Writing an 7000 character regex

← Back to Kevin's homepagePublished: 2018 June 8

Note: This was originally a response on the sketch.systems forum to someone who wanted to name states with characters outside of ASCII. The details turned out to be sufficiently entertaining to publish here for posterity.

Sketch.systems specs are parsed by a GLL-parser (Clojure’s Instaparse), defined by an EBNF grammar. The relevant grammar rule for this story is:

word = !indent (#"\w+" | '-' | '*' | '?')+

where the \w is the familiar “word” regular expression character class.

As someone who only speaks English, I never thought much about this character class since it always matched what I wanted (that is to say, English words). Somewhere in the back of my mind, I assumed that since JavaScript has UTF-16 strings, it’s regex implementation would probably just “do the right thing” and match word characters outside of ASCII.

Nope — turns out the \w character class is equivalent to just [A-Za-z0-9_] (MDN docs).

If you’re thinking “surely there’s modern Unicode equivalent!”, you’re right! Unicode characters are assigned to general categories like “Letter, uppercase” or “Number, decimal digit”.

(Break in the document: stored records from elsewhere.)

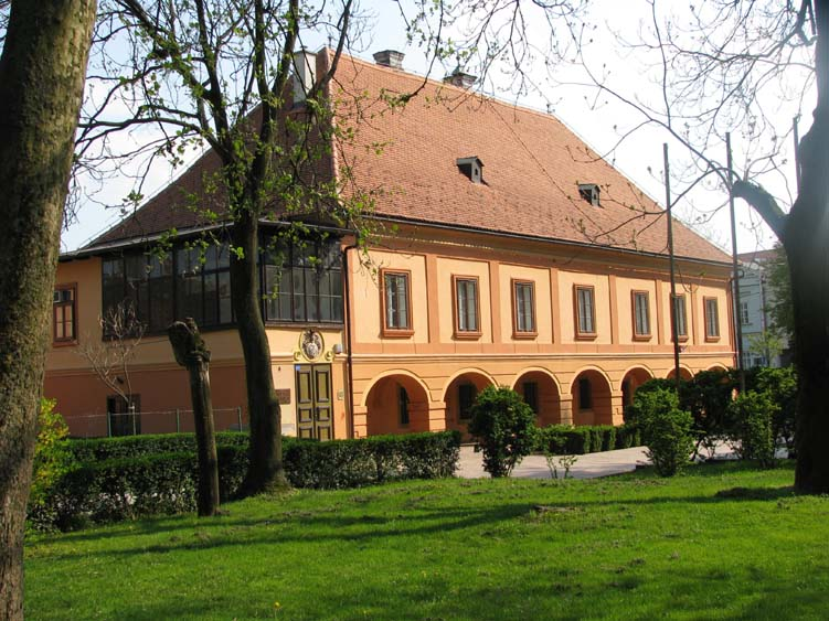 Muzej Turopolja, Velika Gorica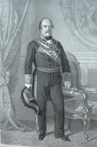 Retrato del militar y aristócrata español Joaquín Fernández de Córdoba (1787-1873), que fue duque de Arión y marqués de Malpica y de Mancera.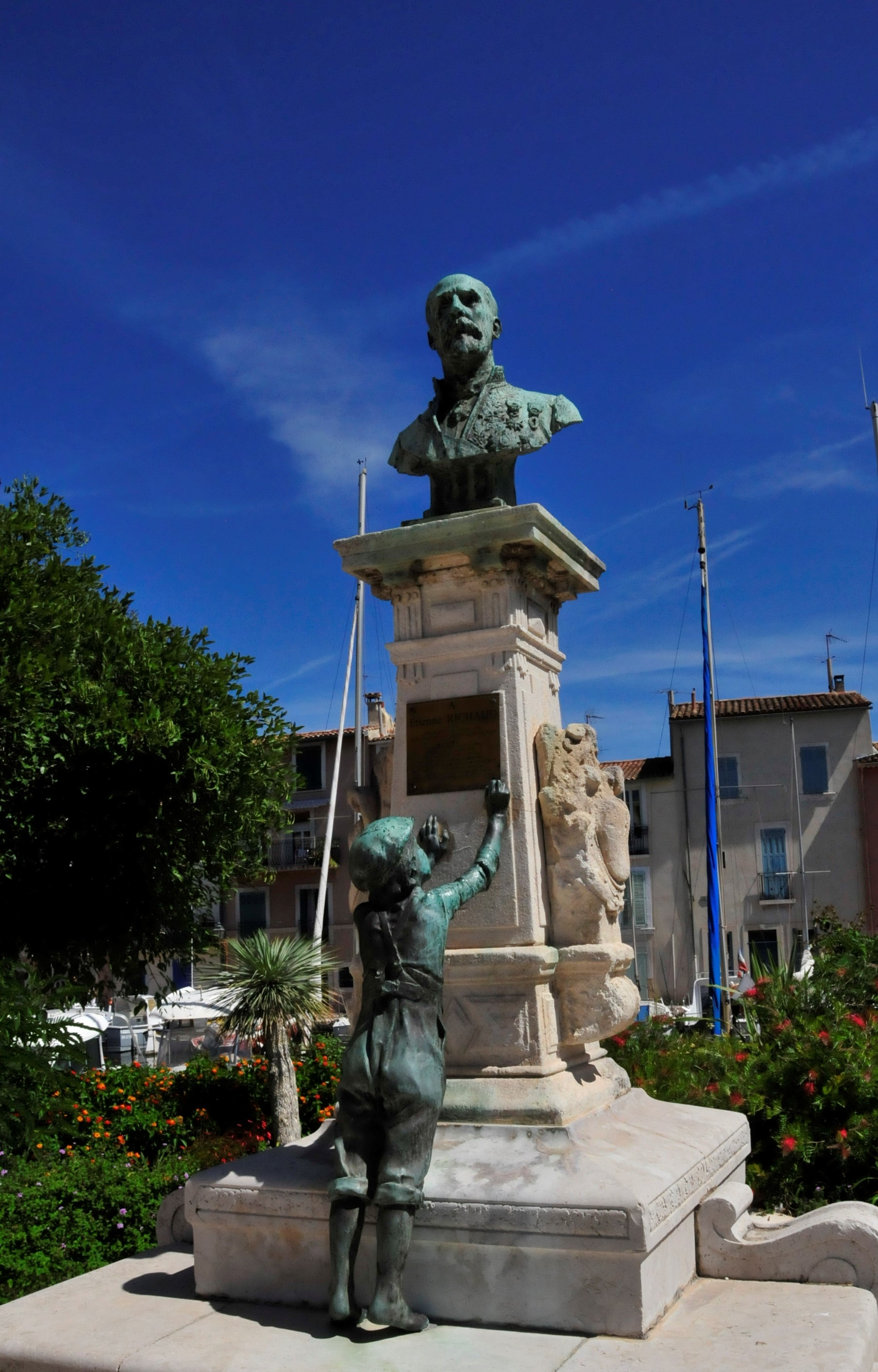 Martigues, Denkmal für Richaud, den Erfinder des Wasserflugzeugs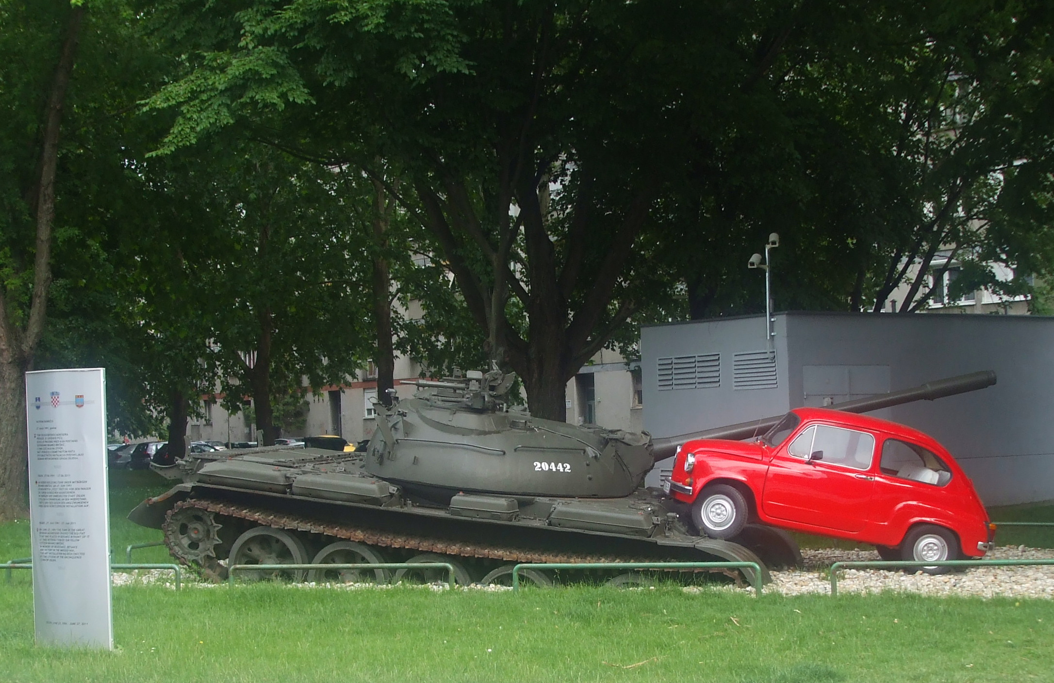 Umjetnička instalacija na križanju Vukovarske i Trpimirove ulice u Osijeku.

These categories can be referred to within Java regular expressions since JDK7, which I verified by using the regex [\p{L}\p{M}\p{N}]+ (L, M, and N for Unicode Letters, Marks, and Numbers, categories, respectively).

Chrome also supports these classes within regexes that have the “unicode” flag. For example,/[\p{L}\p{M}\p{N}]/u.test("матрёшка") evaluates to true in Chrome.

I’m calling out “Chrome” specifically here, because it does not yet work in other browsers — regex unicode property escapes are scheduled in ES2018 (see proposal).

So, how can we support the many attractive and intelligent people who use Sketch.systems with other browsers?

The best solution I could find was to create a regex with a character class that explicitly matches the underlying codepoints. E.g., [A-Za-z\xAA\xB5...] where A-Z and a-z match ASCII, then \xAA (the feminine ordinal indicator), \xB5 (the micro sign), and so forth.

Thankfully, most letter codepoints tend to be consecutive and can be matched with ranges, just like the ASCII A-Z and a-z. For example, the Greek letter μ (not the same thing as the micro sign!) is at \u03BC, which is matched by the range \u03A3-\u03F5: Σ-ϵ, capital Sigma to lunate epsilon. (This isn’t the entire Greek alphabet, just a portion; e.g., following the lunate epsilon (a letter) is the reversed lunate epsilon, which Unicoders have deemed part of the “math symbol” category rather than “letter” category.)

All-in-all, the letter-matching regex comes in at a hair over 7000 characters, which is quite a deal, since it matches 125,419 characters!

So, please use as many letters as you can in your sketches =)

Huge thanks to Mathias Bynens for writing a bunch of great articles about the JavaScript-meets-Unicode situation, in particular:

and for his tool that expands regexes using unicode property escapes into regexes that match codepoints directly.